Dark at the Crossing: A Novel
- Author: Elliot Ackerman
- Language: English
- Genre: Historical fiction
- Publisher: Knopf
- Publication date: January 24, 2017
- Publication place: United States
- Pages: 256
- ISBN: 978-1101947371

= Dark at the Crossing =

Book by Elliot Ackerman

Dark at the Crossing: A Novel was written by Elliot Ackerman. It is his second novel and was a finalist in the National Book Awards 2017 for Fiction.

== Overview ==
Released in 2017, Dark at the Crossing is set mainly in the city of Gaziantep, also known as Antep, in Turkey. The plot follows Haris Abadi, an Arab-American ex-soldier. He served as an interpreter with the U.S. military and now wants to enter Syria to fight with the Syrian Free Army against President Bashar al-Assad's regime. His first attempt to cross from Turkey into Syria is rebuffed, and he is then robbed of his American passport and other possessions. He eventually joins two Syrian refugees: Amir, an exiled revolutionary, and Daphne, Amir's wife, who wants to re-enter Syria and discover if their daughter is still alive.
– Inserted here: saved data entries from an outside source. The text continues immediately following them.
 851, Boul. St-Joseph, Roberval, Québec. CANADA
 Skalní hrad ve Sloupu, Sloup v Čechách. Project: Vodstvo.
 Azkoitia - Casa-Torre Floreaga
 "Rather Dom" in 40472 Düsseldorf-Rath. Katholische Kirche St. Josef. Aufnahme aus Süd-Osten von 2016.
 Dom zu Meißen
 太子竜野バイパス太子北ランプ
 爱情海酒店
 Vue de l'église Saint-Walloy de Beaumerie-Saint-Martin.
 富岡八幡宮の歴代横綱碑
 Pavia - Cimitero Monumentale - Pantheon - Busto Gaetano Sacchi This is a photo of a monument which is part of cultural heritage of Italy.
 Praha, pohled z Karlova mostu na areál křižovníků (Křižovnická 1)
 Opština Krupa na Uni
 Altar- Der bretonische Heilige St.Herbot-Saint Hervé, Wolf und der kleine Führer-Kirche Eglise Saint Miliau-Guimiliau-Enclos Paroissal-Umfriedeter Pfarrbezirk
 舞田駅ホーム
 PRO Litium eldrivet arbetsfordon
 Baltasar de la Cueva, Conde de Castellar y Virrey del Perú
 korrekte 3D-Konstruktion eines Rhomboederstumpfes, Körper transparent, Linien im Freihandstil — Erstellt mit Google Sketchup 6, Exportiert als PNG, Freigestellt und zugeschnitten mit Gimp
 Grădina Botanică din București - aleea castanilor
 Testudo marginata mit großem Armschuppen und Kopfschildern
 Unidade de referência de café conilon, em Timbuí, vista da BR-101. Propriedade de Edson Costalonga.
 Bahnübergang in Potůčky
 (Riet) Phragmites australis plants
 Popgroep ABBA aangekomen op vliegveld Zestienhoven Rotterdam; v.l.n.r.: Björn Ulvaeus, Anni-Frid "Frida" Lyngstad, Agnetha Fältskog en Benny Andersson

As he spends time with Amir and Daphne, Haris starts to ask himself if he's committed to a free Syria or if he's searching to understand himself.

== Reception ==
The novel was described as "an exploration of loss, of second chances, and of why we choose to believe - a trenchantly observed novel of raw urgency and power." In a review in The New York Times, Lawrence Osborne wrote that Ackerman, "...created people who are not the equivalents of the locally exotic subjects in your average NPR story, and he has used them to populate a fascinating and topical novel." Jennifer Bort Yacovissi, in another review, shared, "This is a tightly packed, nuanced narrative in which virtually every character introduced plays a pivotal role. The story is told with economy and a sense of urgency…" The Kirkus Review said that "Ackerman humanizes a war fraught with tragedy and seemingly without resolution."